= Cud =

Food regurgitated so it can be chewed further

Cud is a portion of food that returns from a ruminant's stomach to the mouth to be chewed for the second time. More precisely, it is a bolus of semi-degraded food regurgitated from the reticulorumen of a ruminant. Cud is produced during the physical digestive process of rumination.

== Rumination ==

A water buffalo chewing cud

The alimentary canal of ruminants, such as cattle, giraffes, goats, sheep, alpacas, and antelope, are unable to produce the enzymes required to break down the cellulose and hemicellulose of plant matter. Accordingly, these animals rely on a symbiotic relationship with a wide range of microbes, which largely reside in the reticulorumen, and which can synthesize the requisite enzymes. The reticulorumen thus hosts a microbial fermentation which yields products (mainly volatile fatty acids and microbial protein), which the ruminant is able to digest and absorb. This allows the animals to extract nutritional value from cellulose which is usually undigested.

The process of rumination is stimulated by the presence of roughage in the upper part of the reticulorumen. The chest cavity is stretched, forming a vacuum in the gullet that sucks the semi-liquid stomach content into the esophagus. From the esophagus it is taken back to the mouth with retro peristaltic movements. When the stomach content, or the cud, arrives in the mouth of the ruminant, it is pushed against the palate with the tongue to remove excess liquid, the latter is swallowed and the solid material is chewed thoroughly so the cattle can extract the minerals present in the cud brought to the surface during rumination. The function of rumination is that food is physically refined to expose more surface area for bacteria working in the reticulorumen, as well as stimulation of saliva secretion to buffer the rumen pH.
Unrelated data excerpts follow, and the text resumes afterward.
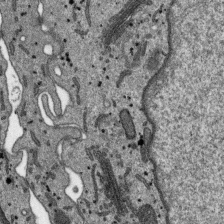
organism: Human
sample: Lung epithelial cells, uninfected (mock) control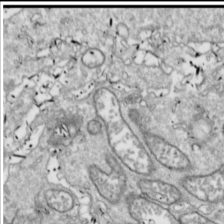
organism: Drosophila
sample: Cell division; meiosis; drosophila spermatocytes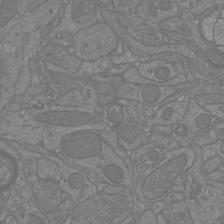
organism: Mouse
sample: Cortical neurons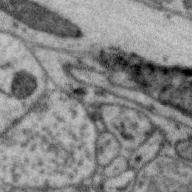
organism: Zebra finch
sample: Brain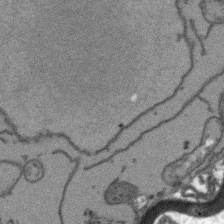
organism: Arabidopsis thaliana
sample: Root tip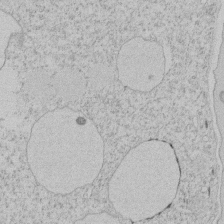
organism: Tetrahymena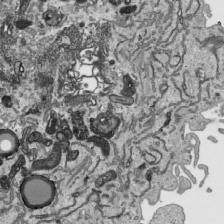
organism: Human
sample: Mitochondria in HCT116 cells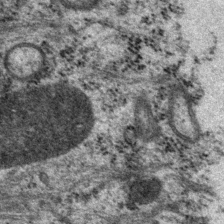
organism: P. pacificus
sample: Pharynx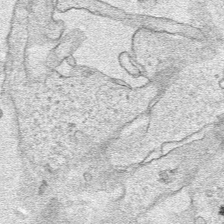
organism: Human
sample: Mitochondria in HCT116 cells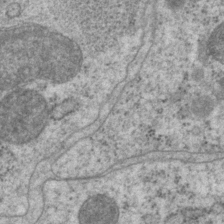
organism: P. pacificus
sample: Pharynx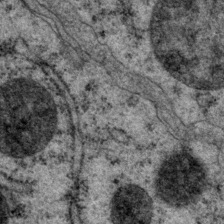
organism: P. pacificus
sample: Pharynx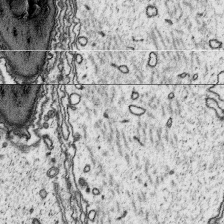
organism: Platynereis dumerilii
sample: Parapodia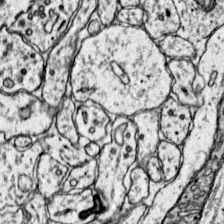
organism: Mouse
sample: Primary visual cortex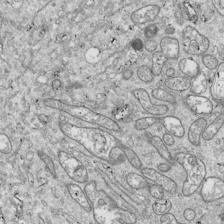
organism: Drosophila
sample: Cell division; meiosis; drosophila spermatocytes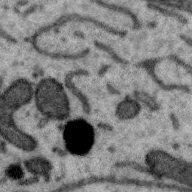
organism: Zebra finch
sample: Brain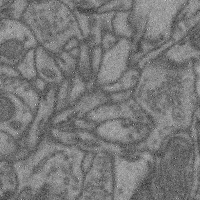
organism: Mouse
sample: Cerebral cortex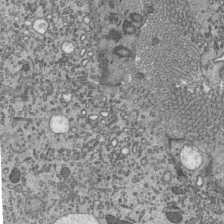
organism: Mouse
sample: Mouse epididymis efferent ductule cilia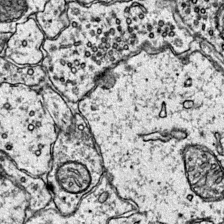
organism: Mouse
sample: Primary visual cortex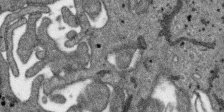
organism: Human
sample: Lung epithelial cells, uninfected (mock) control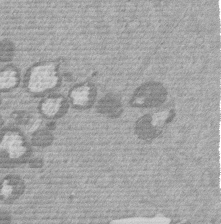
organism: Mouse
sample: Dividing mouse embryo 1 cell stage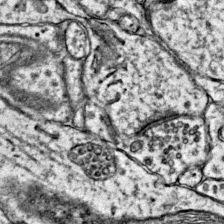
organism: Mouse
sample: Primary visual cortex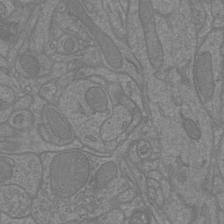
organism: Mouse
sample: Cortical neurons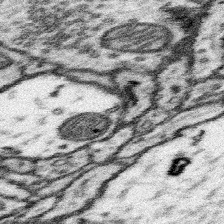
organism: Mouse
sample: Somatosensory cortex neuropil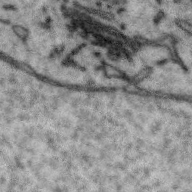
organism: Zebra finch
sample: Brain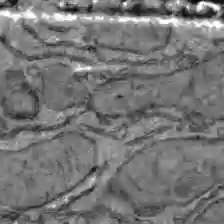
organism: C57BL Mouse
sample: Liver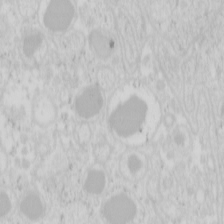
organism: Mouse
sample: Pancreas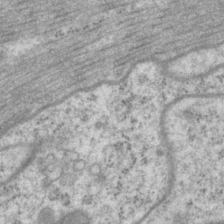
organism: P. pacificus
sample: Pharynx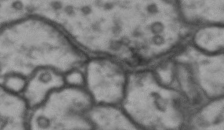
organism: Drosophila
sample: Brain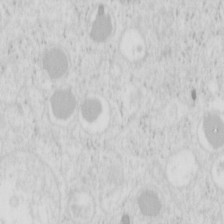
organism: Mouse
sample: Pancreas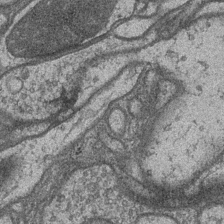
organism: Drosophila
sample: Optic medulla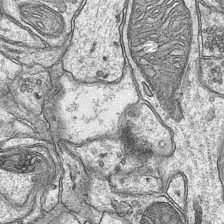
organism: Mouse
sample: CA1 Hippocampus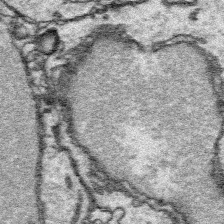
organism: Platynereis dumerilii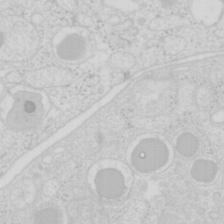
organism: Mouse
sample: Pancreas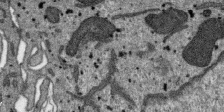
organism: Human
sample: Lung epithelial cells, uninfected (mock) control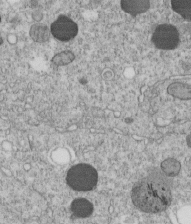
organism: C. elegans
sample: C. elegans embryo early stage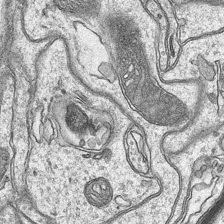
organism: Mouse
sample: CA1 Hippocampus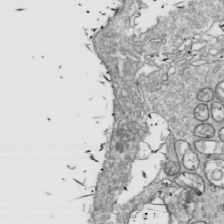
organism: Drosophila
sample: Cell division; meiosis; drosophila spermatocytes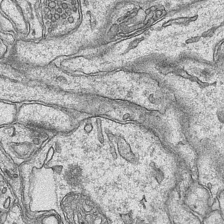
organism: Mouse
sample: CA1 Hippocampus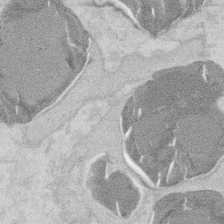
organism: Mouse
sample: T cell stromal cell synapse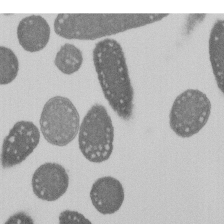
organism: E. coli
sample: Bacterial nucleoid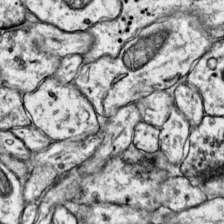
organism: Mouse
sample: Primary visual cortex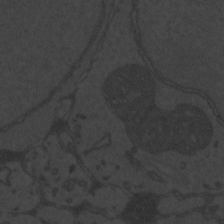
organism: Zebrafish
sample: Macrophage infected with Toxoplasma gondii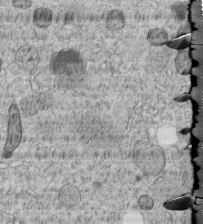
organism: C. elegans
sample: C. elegans embryo early stage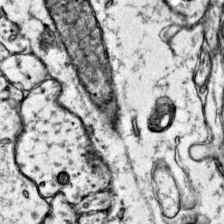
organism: Mouse
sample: Primary visual cortex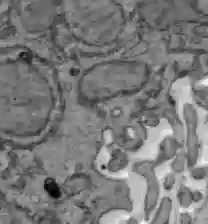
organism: C57BL Mouse
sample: Liver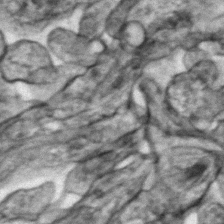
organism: Zebrafish
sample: Zebrafish embryo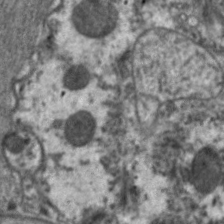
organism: C. elegans
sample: Pharynx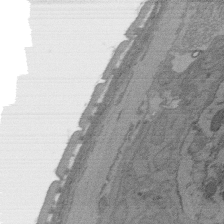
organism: C. elegans
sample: AFD neurons C. elegans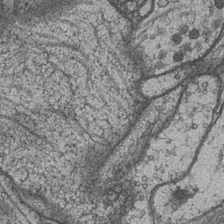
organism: Drosophila
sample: Optic medulla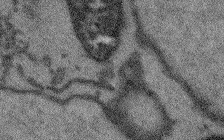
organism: Arabidopsis thaliana
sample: Root tip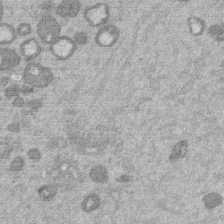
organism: Mouse
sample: Dividing mouse embryo 1 cell stage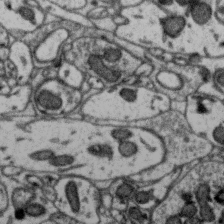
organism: Zebra finch
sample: Brain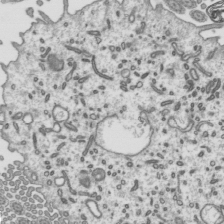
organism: Mouse
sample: Mouse epididymis efferent ductule cilia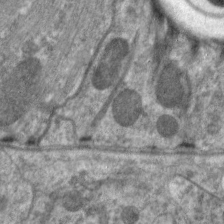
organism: C. elegans
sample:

When food has been degraded sufficiently it passes from the reticulorumen through the reticulomasal orifice to the omasum followed by the abomasum to continue the digestion process in the lower parts of the alimentary canal. No enzymes are secreted in the rumen. Enzymes and hydrochloric acid are only secreted from the abomasum (fourth stomach) onwards, and ruminants function from that point onwards much like monogastric animals, such as pigs and humans.

== Chemistry ==

The reticulorumen has an optimum pH of 6.5 for the microbe population to thrive. Consumption by ruminants of an insufficiently fibrous diet leads to little cud formation and therefore lowered amounts of saliva production. This in turn is associated with rumen acidosis, where the rumen pH can fall to 5 or lower. Rumen acidosis is associated with a lowered appetite which leads to still lower rates of saliva secretion. Eventually, a collapse of the microbial ecosystem in the rumen will occur because of the low pH. Acute rumen acidosis can lead to death of the animal, and will occur if the animal is allowed to eat a diet with no roughage but high levels of highly digestible starchy concentrate. Some dairy cows in intensive systems of milk production may have sub-acute acidosis because of the high proportion of cereals in their diets. However, most producers provide adequate fodder in the form of hay to prevent this.

== Cuisine ==
Goat cud is sometimes an ingredient in Pinapaitan.